Dataset entries:
-- Opening Marker --
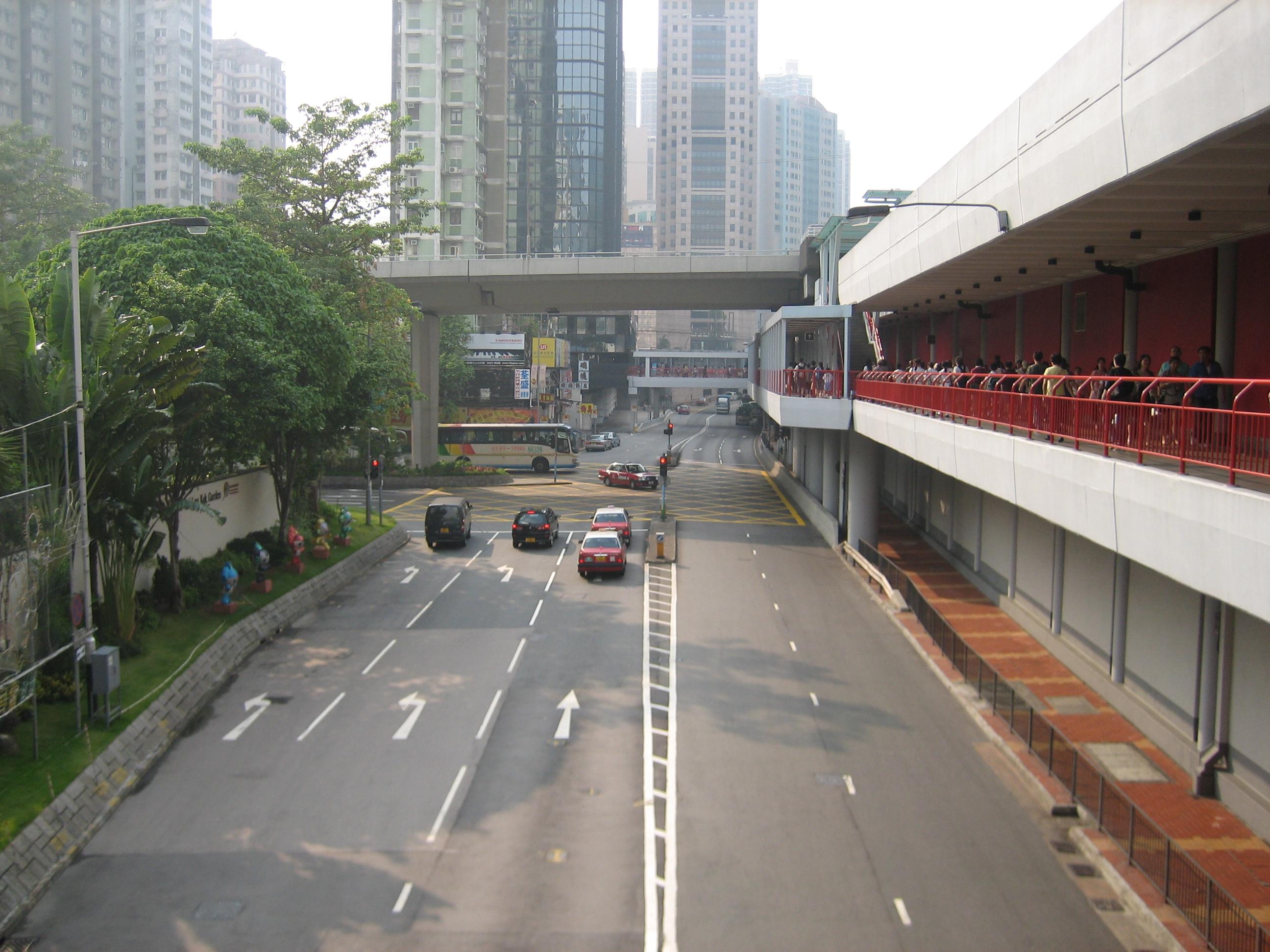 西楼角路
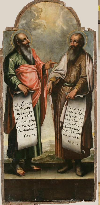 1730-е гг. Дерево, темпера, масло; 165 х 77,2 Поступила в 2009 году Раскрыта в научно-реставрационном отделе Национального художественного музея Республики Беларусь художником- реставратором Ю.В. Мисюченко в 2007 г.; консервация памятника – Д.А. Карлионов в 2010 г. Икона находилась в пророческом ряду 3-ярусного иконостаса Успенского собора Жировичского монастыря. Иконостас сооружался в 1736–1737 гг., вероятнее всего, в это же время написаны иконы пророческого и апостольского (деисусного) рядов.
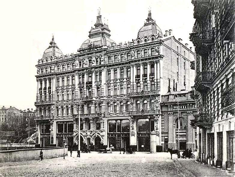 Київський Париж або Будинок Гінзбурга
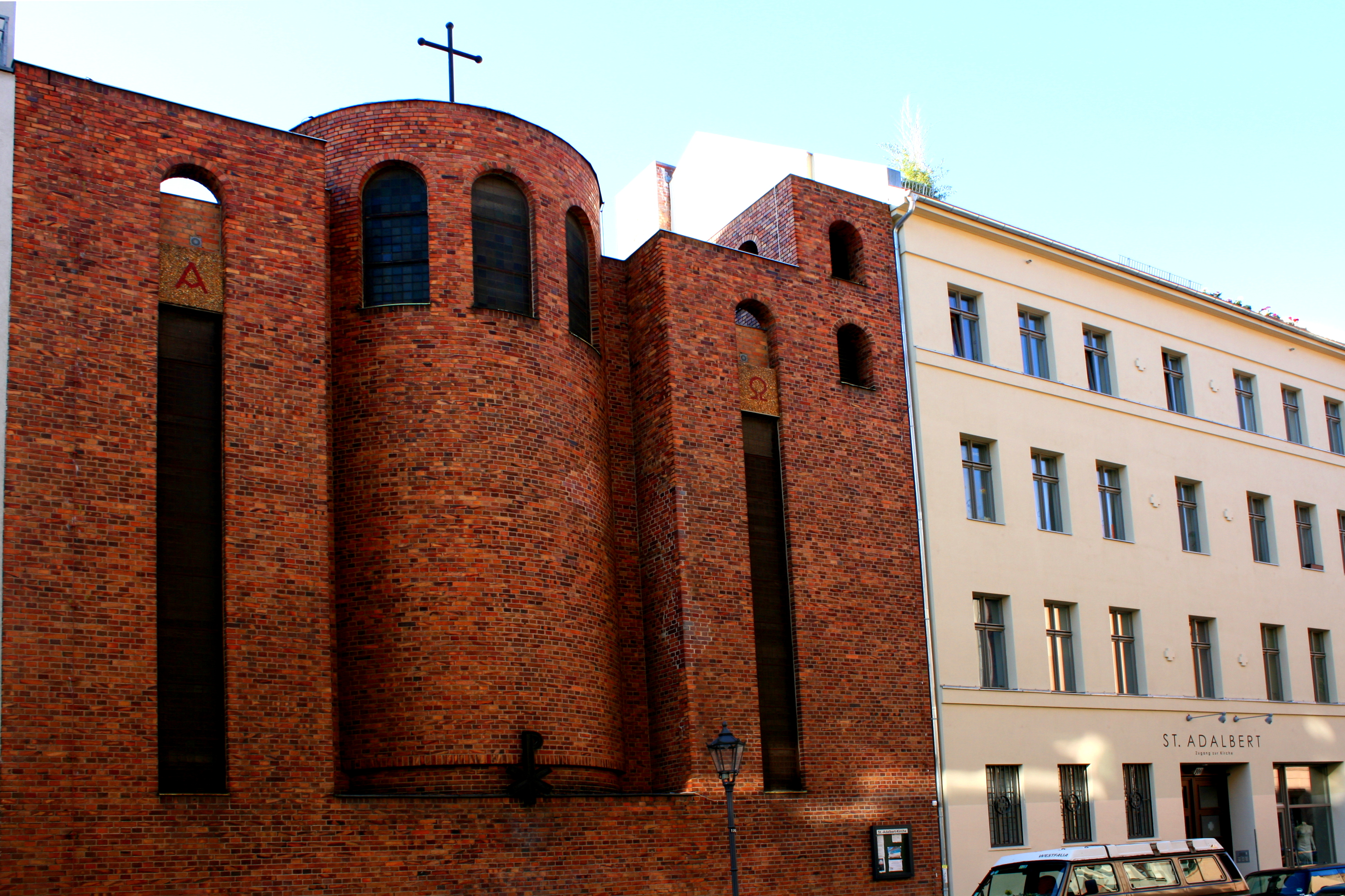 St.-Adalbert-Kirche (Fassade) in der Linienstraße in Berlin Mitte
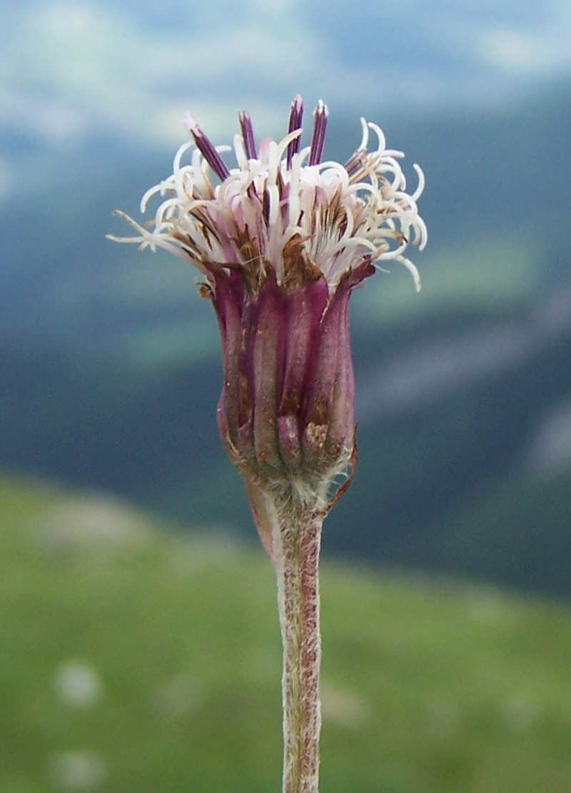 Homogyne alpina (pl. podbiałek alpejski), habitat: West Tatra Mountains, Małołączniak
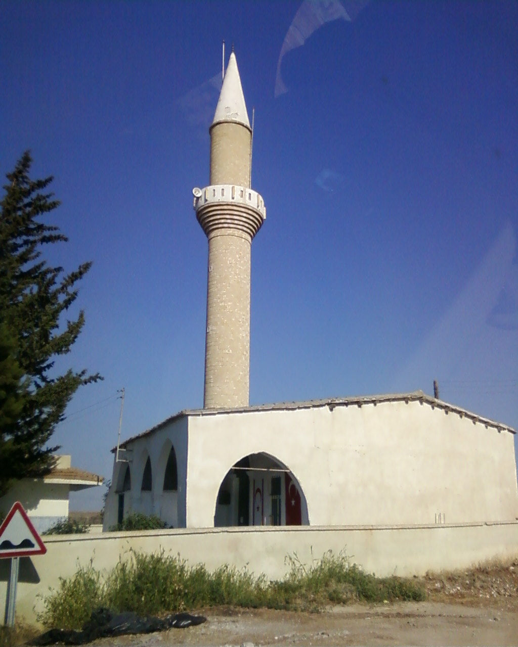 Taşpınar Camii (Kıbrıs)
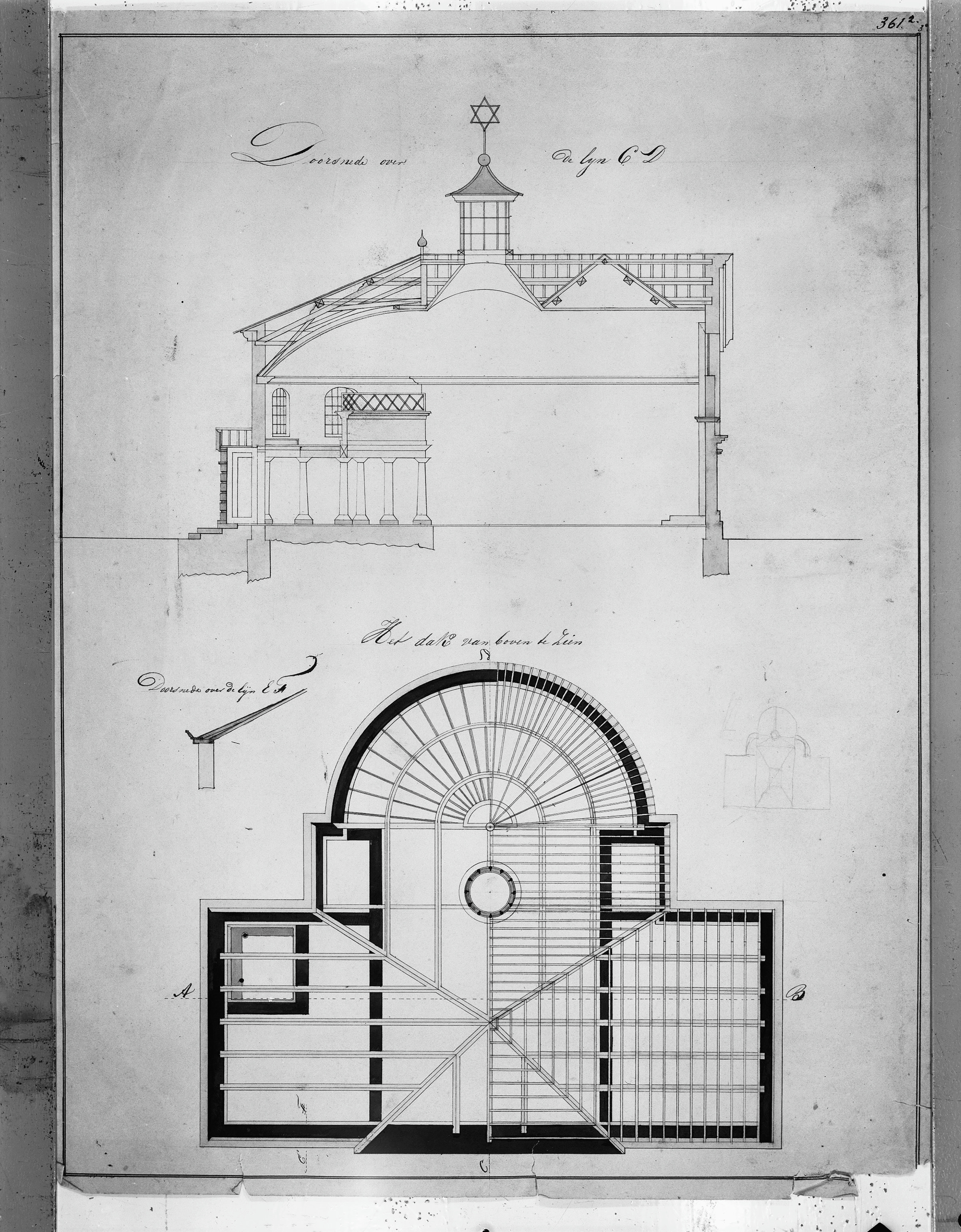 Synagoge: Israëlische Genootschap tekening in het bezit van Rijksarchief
-- Closing Marker --
Work instruction
The entries above need to be transcribed exactly, with the images left out.

Answer space
 西楼角路
 1730-е гг. Дерево, темпера, масло; 165 х 77,2 Поступила в 2009 году Раскрыта в научно-реставрационном отделе Национального художественного музея Республики Беларусь художником- реставратором Ю.В. Мисюченко в 2007 г.; консервация памятника – Д.А. Карлионов в 2010 г. Икона находилась в пророческом ряду 3-ярусного иконостаса Успенского собора Жировичского монастыря. Иконостас сооружался в 1736–1737 гг., вероятнее всего, в это же время написаны иконы пророческого и апостольского (деисусного) рядов.
 Київський Париж або Будинок Гінзбурга
 St.-Adalbert-Kirche (Fassade) in der Linienstraße in Berlin Mitte
 Homogyne alpina (pl. podbiałek alpejski), habitat: West Tatra Mountains, Małołączniak
 Taşpınar Camii (Kıbrıs)
 Synagoge: Israëlische Genootschap tekening in het bezit van Rijksarchief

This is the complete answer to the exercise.